Tuesday, 11 June 2013 | By Holly Ransom

Y Combinator is arguably the best-known start-up incubator in the world. It's basically a fusion between The Apprentice and a 'live-in camp'.

 

The organisation holds two three-month sessions every year during which time those ideas that made it through the rigorous 'camp' selection criteria get mentored on everything from technical aspects of their particular model, through to the crucial art of the pitch.

 

In the most recent period, January to March, Y Combinator received 2633 applications for its bootcamp intake.

 

Among the eight start-ups that graduated from the San Francisco-based incubator's first class in the summer of 2005 was the social-news site Reddit, recently valued at $400 million.

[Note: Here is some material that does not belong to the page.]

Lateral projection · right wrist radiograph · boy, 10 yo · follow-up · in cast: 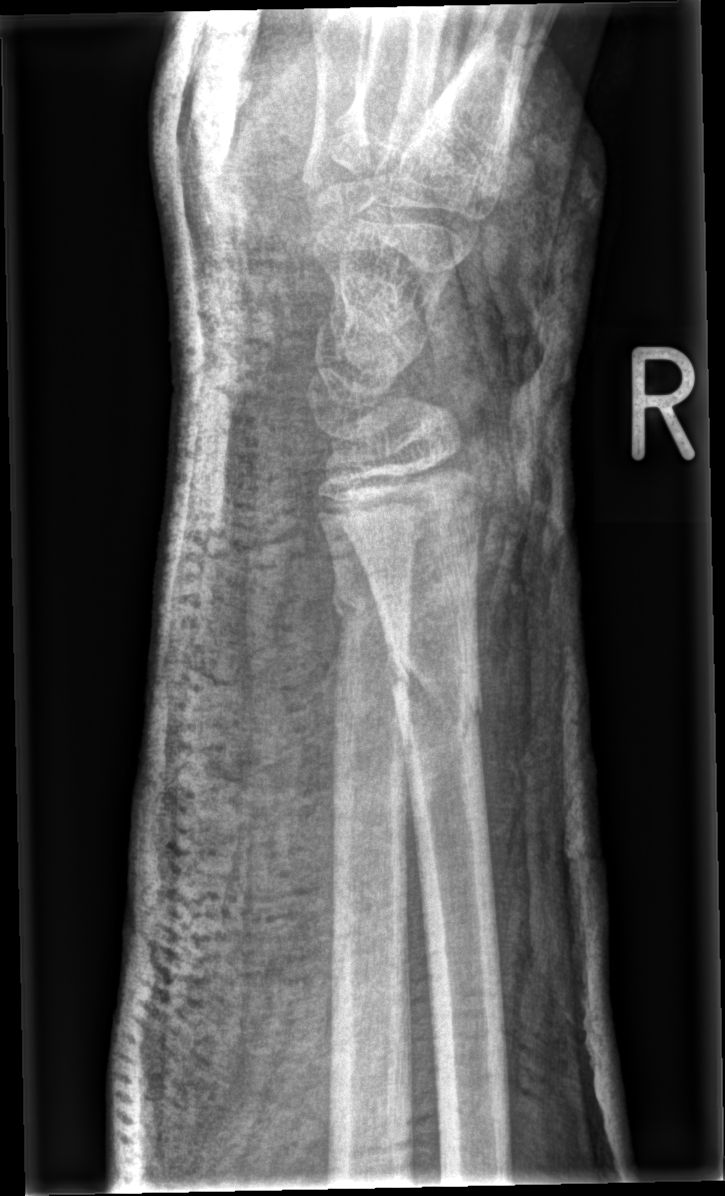

  fracture: [x1=384, y1=635, x2=485, y2=739], [x1=328, y1=575, x2=416, y2=630]

Today the average value of a Y-Combinator-financed start-up is $22.4 million.

 

In the incubator's first six years, 72% of its 249 start-ups raised money after Demo Day; a day where investors flock to watch the 'new talent' pitch, a la college football coaches scouting for the latest crop of high school talent.

 

But of the 249 companies to make it through the Y Combinator graduation day, women have run just 4%.

 

That's despite the fact that women comprise about 50% of the workforce and have dominated the ranks of tertiary graduates for more than a decade.

 

Interestingly, women entrepreneurs are the fastest-growing group of small-business owners in Australia, and they own nearly one-third of all businesses in the United States.

 

Compared with where women-led businesses were 15 years ago, there's been a 58% increase in revenue and these firms are now exceeding overall growth in seven of the 13 most populous industries.

 

However, there's plenty of room for improvement: only 2% of women-owned businesses earn $1 million in revenue -- compared with 5% of all firms -- and in total they are responsible for just 4% of US revenue and 6% of jobs.

 

Last month I presented at the International Women Entrepreneurs Forum in Turkey, where the 'how' part of changing the statistic on encouraging more women into entrepreneurship dominated the conversation.

 

One of the most common suggestions was providing greater accessibility for women to venture capital.

 

Entrepreneurship requires the fuel of capital to succeed, but access to such fuel remains an enormous barrier to women-owned businesses and the professional flexibility and control that ownership provides.

 

According to the NAWBO 2013 State of Women-Owned Business Survey, nearly a quarter of women business owners did not seek a new loan or line of credit because they did not believe they would get it. This fear is not unfounded: a Fox Business report released in March this year shows loan approval rates for women-owned companies in the US are 15 to 20% lower than for men.

 

Launched earlier this year, and championed by renowned businesswoman Carol Schwartz, an Australian branch of the US organisation Springboard hopes to to help open up greater access to world venture capital markets for Australia's female entrepreneurs.

 

Founded in 2000, Springboard has aided more than 517 companies through their accelerator program, raising more than $5.6 billion en route to taking the ideas to market.

 

The organisation's target is women entrepreneurs who are beyond the 'young' start-up stage of growth and who need to raise formal equity capital.

 

It's hoped the organisation's success rate will not only scale female-led businesses in Australia but also inspire women to take the plunge into entrepreneurship.

 

But it's clear we need the mindset and culture within the broader business community to shift with respect to female entrepreneurship before women-run start ups will truly be able to flourish.

 

This article first appeared on Women's Agenda.